Peak oil is not an energy crisis. It is a liquid fuel crisis.
by Starvid (arvid.hallen at gmail.com) on Wed May 17th, 2006 at 05:40:14 PM EST
[ Parent ]
You don't get it, do you? Renewables are fuel-less and non-polluting. This is not about being fair and balanced towards poor nukes.

guaranteed to evoke a violent reaction from police is to challenge their right to "define the situation." --- David Graeber citing Marc Cooper
by Migeru (migeru at eurotrib dot com) on Wed May 17th, 2006 at 06:00:02 PM EST
[ Parent ]
I am just being silly, just like the above quota system is silly.

Peak oil is not an energy crisis. It is a liquid fuel crisis.
by Starvid (arvid.hallen at gmail.com) on Wed May 17th, 2006 at 06:09:01 PM EST
[ Parent ]
Well, yes, that quota system is silly.

guaranteed to evoke a violent reaction from police is to challenge their right to "define the situation." --- David Graeber citing Marc Cooper
by Migeru (migeru at eurotrib dot com) on Wed May 17th, 2006 at 06:11:08 PM EST
[ Parent ]
I'm moderately pro-nuclear - that is I believe that it is preferable to fossil fuel plants considering global warming. I am strongly pro-renewable power, seeing it as preferable to nuclear. However, I don't think that renewables on their own are enough. I would like to see those preferences enacted as public policy - so, discourage fossil fuel plants, let's start building nuclear power plants again, but let's also strongly encourage rapid growth in renewable power.

As for markets deciding - all depends on how you regulate them, and energy markets have always been regulated one way or another, neutrality doesn't exist.

by MarekNYC on Wed May 17th, 2006 at 06:20:02 PM EST
[ Parent ]
We saw how well "electricity deregulation" worked for California.

guaranteed to evoke a violent reaction from police is to challenge their right to "define the situation." --- David Graeber citing Marc Cooper
by Migeru (migeru at eurotrib dot com) on Wed May 17th, 2006 at 06:26:02 PM EST
[ Parent ]
I am not entirely up to date on that situation, but wasn't there other issues there too, on top of deregulation? A weak grid or to few power plants due to red tape or something like that?

Just a sidenote. Sweden and the whole of Scandinavia has a deregulated power market and it is seen as rather successful (in spite of power prices and power company profits constantly increasing...). Recently Sverker Martin-Löf, head of the powerful process industry (steel, pulp, chemicals, mining etc) lobby demanded a re-regulation of the power market.
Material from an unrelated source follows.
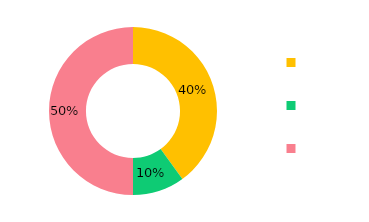
| Category | Total |
|---|---|
| BTC | 0.4 |
| DOGE | 0.1 |
| XMR | 0.5 |

Friends in unlikely places, yes?

Peak oil is not an energy crisis. It is a liquid fuel crisis.

by Starvid (arvid.hallen at gmail.com) on Wed May 17th, 2006 at 06:36:25 PM EST
[ Parent ]
A weak grid or to few power plants due to red tape or something like that?

No, that was the industry spin. In reality, there was enough capacity, but Enron and PGE gamed the system with devious tricks. For example, organising a simulataneous power-up of large industrial consumers. The California Energy Crisis was the largest scam in recent history.

it is seen as rather successful

By whom? By what standard? (This is not a retort, I don't know much about the situation there and am curious.)

*Lunatic*, n.
One whose delusions are out of fashion.

by DoDo on Thu May 18th, 2006 at 06:39:37 AM EST
[ Parent ]
Well, by economists and pundits in a comparison with other de-regulations I guess.

The reason I think it has worked reasonably well is that there has been no need to invest in new capacity since the deregulation (in 1996) as demand growth has been slow and there were some overcapacity. And now when there is a need to invest the power companies will just uprate the nuclear power plants (by a whopping 1500 MW!), so there has luckily been no opportunity to build natural gas plants.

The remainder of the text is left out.